R&D_01 · MAIN PROJECT

Kern OS

A local-first control plane for autonomous software-building agents.

Kern OS is the environment I use to build software with AI agents, including parts of this site. You hand it a goal, like add a feature or fix a bug, and it runs a coding model through the work the way a part moves down a line: every step is planned, every change is tested before it is kept, and the whole run is recorded so you can see exactly what happened.

I built it because agents in a chat window fall apart on anything real. An hour in, you cannot say what actually changed, whether the tests genuinely passed, or how to reach the same result again. Better prompts do not fix that; the right machinery around the model does.

So every task runs through the same five stages, writes evidence at each one, and has to pass verification before a single line reaches the main branch. Any run can be replayed from its records later. It all runs on my own machines: the models can be remote, but the state and the control stay here.

  1. plan
  2. implement
  3. verify
  4. replay
  5. promote

Every mission moves through the same five stages, in order. A background service owns the loop and remembers everything; the apps on top only watch and give commands.

267 kernel modules
33 daemon subsystems
340+ integration tests
4 operator surfaces

ARCHITECTURE

Three layers

The base layer is a kernel of 267 modules. Each one is a pure function package: state in, normalized immutable JSON out, no side effects. That property is what lets the command line, the terminal UI, the desktop app and the test suite share one implementation of the business logic instead of four drifting copies.

On top of the kernel runs a Node.js daemon with 33 subsystems. It owns mission state, the autonomy loops, evidence capture, verification and promotion. If I close a window, the mission keeps running; the interfaces hold no state of their own, everything authoritative sits in the daemon and on disk.
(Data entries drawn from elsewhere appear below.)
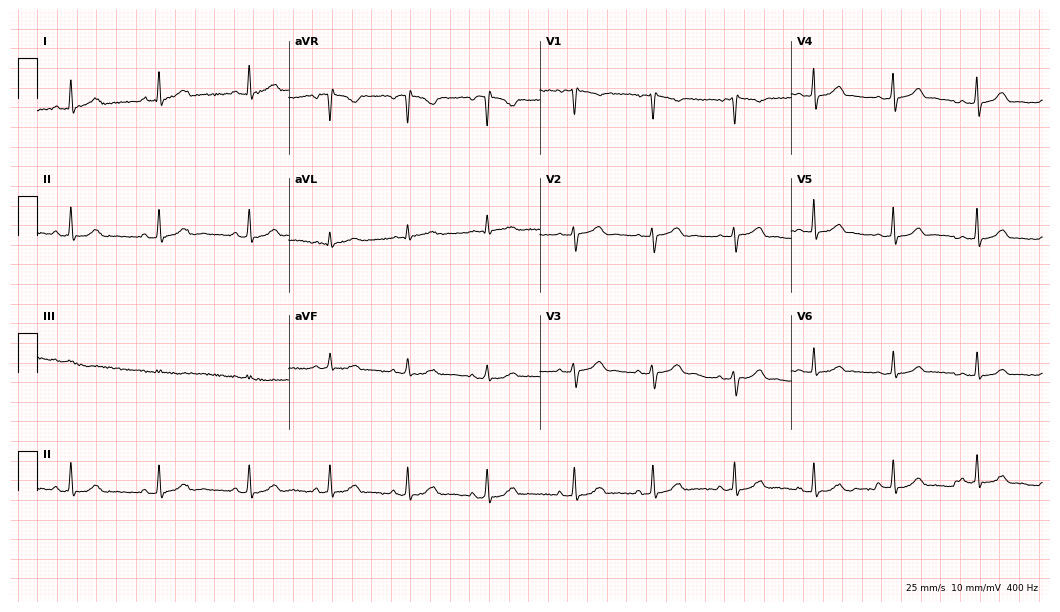
Standard 12-lead ECG recorded from a female, 38 years old (10.2-second recording at 400 Hz). Read as a normal ECG.
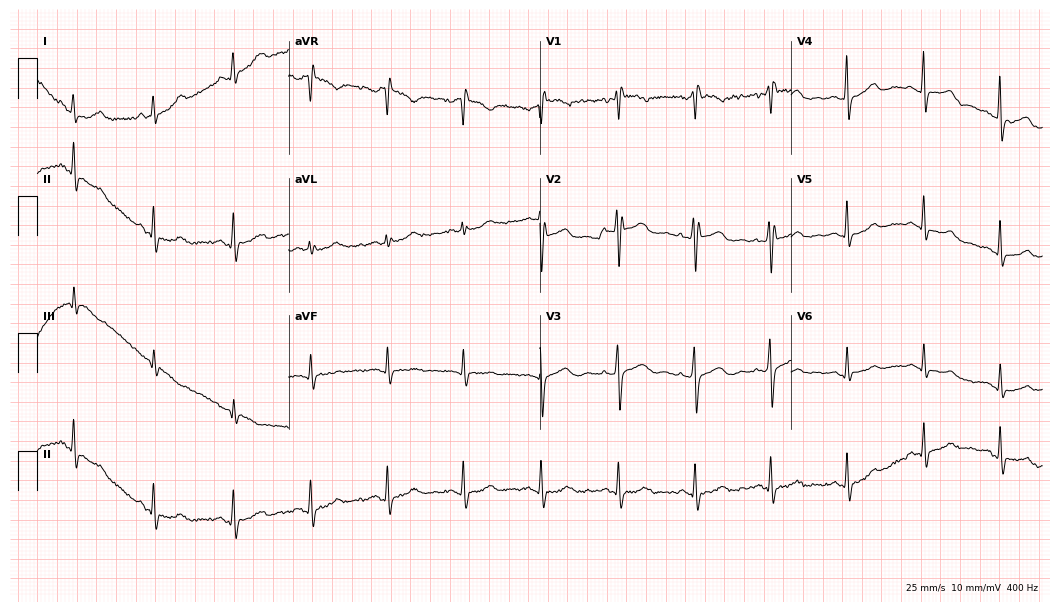
12-lead ECG from a 54-year-old woman. No first-degree AV block, right bundle branch block (RBBB), left bundle branch block (LBBB), sinus bradycardia, atrial fibrillation (AF) or sinus tachycardia recorded for this tracing.
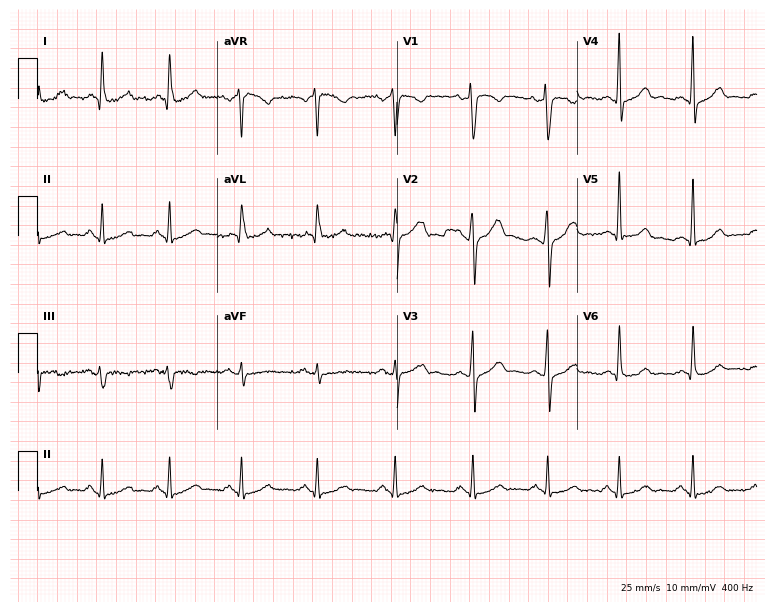
Electrocardiogram (7.3-second recording at 400 Hz), a man, 40 years old. Overall reading on record: normal ECG.

The top layer is four interchangeable operator surfaces: a CLI, a terminal workbench, a React desktop app packaged with Tauri, and an experimental Rust frontend built with Leptos. All four render mission state through the same shared formatting modules, so a plan prints identically in a terminal and in the GUI.

ARENA

Multiple candidates, verified selection

Hard tasks rarely come out right on the first attempt, so Kern OS does not bet on one. It can hand the same task to several agents at once, each working in its own private copy of the code (a git worktree) so they never collide. Each one comes back with a finished change and a record of how it got there.

Then the candidates are scored: did it run cleanly, is its trace intact, how large is the change, does it pass the static checks. The best one goes on to review and, if needed, repair rounds, and it still has to clear critic, security and benchmark checks before it is allowed to merge.

What gets stored is the scores and fingerprints, not the full code or transcripts, so a result stays reproducible without the records ballooning over time.

POLICY

Hard limits on every change

Agents love to commit things they should not: build output, downloaded libraries, huge generated files. A shared rulebook knows over eighty kinds of those throwaway paths and checks every change against hard limits, at most eighty files and a megabyte of code, before the change is allowed to count.

It runs at every point a change can enter: candidate checks, merges, benchmark reports. The idea is to make the junk-commit failure impossible by rule, instead of hoping a review catches it.

MEMORY

Continuity between sessions

When a session ends, the knowledge should not die with it. Kern OS keeps a structured memory of facts, decisions and lessons, with links that record which piece of knowledge replaced which, so it knows not just what it learned but what it stopped believing.

A new session reads that memory instead of re-reading old chat logs. It stays sharp on the project without dragging the entire history along behind it.

BENCHMARKS

Disclosed measurement

The benchmark pipeline runs Terminal-Bench, SWE-Bench and custom suites under a disclosure contract: every result records exactly which configuration produced it, a single model or the full Kern OS loop. Submissions store compact metadata only.

This matters because agent numbers get misreported all the time. A harness that retries, repairs and verifies will beat a bare model on any benchmark, and the disclosure keeps the two from getting mixed up, including by me.

SKILLS

Gated self-improvement

Once a way of doing something proves itself across enough missions, Kern OS can save it as a reusable skill. But a skill has to earn a track record and be switched on deliberately before any mission is allowed to use it, and the compiled result stays open to inspection.

Letting a system rewrite its own abilities is the easiest way to cause quiet, lasting damage. That is why this path has more gates than anything else in the codebase.

PRACTICE

Engineering discipline

The project carries over 340 integration tests on the native Node test runner. A release gate chains typecheck, build, lint, security scan and the full suite. Missions maintain durable contract files for architecture, plan, progress, verification and risk. A complete example application, built end to end inside the system, serves as a permanent regression surface.

The same infrastructure carries my commercial work: the model dispatch, the verification discipline and the pipeline orchestration in Kern OS come directly out of producing final images and films with AI pipelines under production deadlines.